PCB / Foam and RPM on the nomad

Hi all,

I am looking at the nomad for my personal shop CNC. I need to do reliably and consistently PCBs and I might need to prove the PCB topology. I also need basic foam carving for some molds and some edge cases aluminium.

I see RPM at 10000 which seems low for some woods, PCB and foam. Am I Wrong?

Is proving of work offsets (z prove) and maybe PCB height possible with custom software but with built in controller?

Any opinions welcomed!

We have a collection of customer projects here: Projects Made with Shapeoko and Nomad

Wood can be cut with great precision and a wonderful finish, foam cuts quickly and efficiently, and aluminum cuts well:

You would need a depth probe and 3rd party software (bCNC has this feature) to probe and then adapt a G-Code file to a PCB blank.

I was going to reply earlier, but decided wait. The PCB example in the projects page (the thread referenced from the project description page) has lost its images, so is less useful than it might be, but the text is clear.

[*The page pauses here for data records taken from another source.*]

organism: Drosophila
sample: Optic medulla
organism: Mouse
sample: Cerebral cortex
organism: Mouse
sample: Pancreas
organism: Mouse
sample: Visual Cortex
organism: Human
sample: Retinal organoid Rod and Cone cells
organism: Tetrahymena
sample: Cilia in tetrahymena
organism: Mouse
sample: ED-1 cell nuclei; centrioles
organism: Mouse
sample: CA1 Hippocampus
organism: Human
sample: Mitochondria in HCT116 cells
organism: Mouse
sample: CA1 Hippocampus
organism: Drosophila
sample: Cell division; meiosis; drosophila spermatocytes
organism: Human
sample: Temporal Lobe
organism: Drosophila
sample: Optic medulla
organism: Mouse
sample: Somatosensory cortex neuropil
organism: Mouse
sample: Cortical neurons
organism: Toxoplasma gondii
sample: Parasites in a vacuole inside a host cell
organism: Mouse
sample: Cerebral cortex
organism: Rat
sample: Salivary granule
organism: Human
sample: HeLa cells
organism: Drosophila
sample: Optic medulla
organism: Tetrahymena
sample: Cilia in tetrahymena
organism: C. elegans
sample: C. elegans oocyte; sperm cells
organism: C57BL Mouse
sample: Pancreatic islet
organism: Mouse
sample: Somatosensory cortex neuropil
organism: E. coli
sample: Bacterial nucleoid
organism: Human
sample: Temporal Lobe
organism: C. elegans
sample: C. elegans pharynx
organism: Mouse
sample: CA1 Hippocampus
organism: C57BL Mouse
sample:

I will throw in on PCB’s as that is one of my semiregular uses (maybe 1 to 2 dozen a year on the Nomad). The machine is quite good for doing a PCB, but, like any PCB milling process, requires a little setup.

Benefits:

Fast, compared to ordering out. The other day, I ran a medium complexity, single sided board for an industrial controller. Three power busses (so a lot of serpentine traces on a single side, even with through hole components to routing paths), a 20 pin processor, a pile of discretes, power drivers, connectors for sensors and drives, and so on. Size 80X120mm. First shot came out fine, other than two design issues (one a data sheet misread on a pull-up, the other a noise pickup issue you don’t find until until you install. No issues on the bench). Would have been 2 to 6 weeks to order a 4 layer board that would do no better. From firing up Eagle (I have been using it since V2, when it was the only option that was economical and non-proprietary) to the finished board was less than three hours, including drilling. Two of those hours would have been there if I had a commercial service do the fab.

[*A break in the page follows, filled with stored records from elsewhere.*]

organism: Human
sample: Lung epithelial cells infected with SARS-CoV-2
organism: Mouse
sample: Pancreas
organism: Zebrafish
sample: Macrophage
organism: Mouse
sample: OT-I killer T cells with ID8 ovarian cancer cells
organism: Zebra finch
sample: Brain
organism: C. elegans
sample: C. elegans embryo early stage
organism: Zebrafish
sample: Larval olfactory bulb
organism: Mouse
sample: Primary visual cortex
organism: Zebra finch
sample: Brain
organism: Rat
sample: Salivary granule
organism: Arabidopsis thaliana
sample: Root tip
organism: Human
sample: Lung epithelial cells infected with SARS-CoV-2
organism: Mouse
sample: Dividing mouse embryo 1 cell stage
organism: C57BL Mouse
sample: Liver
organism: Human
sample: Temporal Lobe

Drilling will be dead on (a challenge with other prototyping methods), and you can choose the appropriate sizes without being bound by the board house (some have… interesting… selections) or paying a lot more for non-rule sized holes.

Drawbacks:

No silkscreen or conformal coating layer.

Need to prep the board before soldering (clean, tin if desired, and so on).

Two sided requires extra care.

Dust control is needed (this is ANY machine, really)

Overall, the Nomad does a better job than any of the other machines i have used for isolation-milling PCB’s.It is more accurate, more precise, and more repeatable than the other current/recent machines I have used (at work, I have no say in what is purchased, so we have a collection of incompatible machines, none of which perform well), and the one dedicated PCB mill I have used did no better, despite having automatic Z probing/compensation.

I can run traces at 0.15mm, with separation of 0.2mm, consistently. For most things (0.75mm scale, trace plus seperation), I use a 90 degree “mill/drill” bit with a 0.05mm tip, as it is stronger the a sharp point graver (less likely to break, stays sharp longer) at 100000RPM and about 175 to 200mm/min feed. I use a narrow angle (20 degree?, IIRC) for finer work (to the 0.3mm scale), as the narrower angle makes it less sensitive to minor variations in the board surface. I really try to keep at the 0.75mm scale, as the success rate is near 100%. It drops at finer scale, most often due to me doing something dumb (dull tool, bad zeroing, etc)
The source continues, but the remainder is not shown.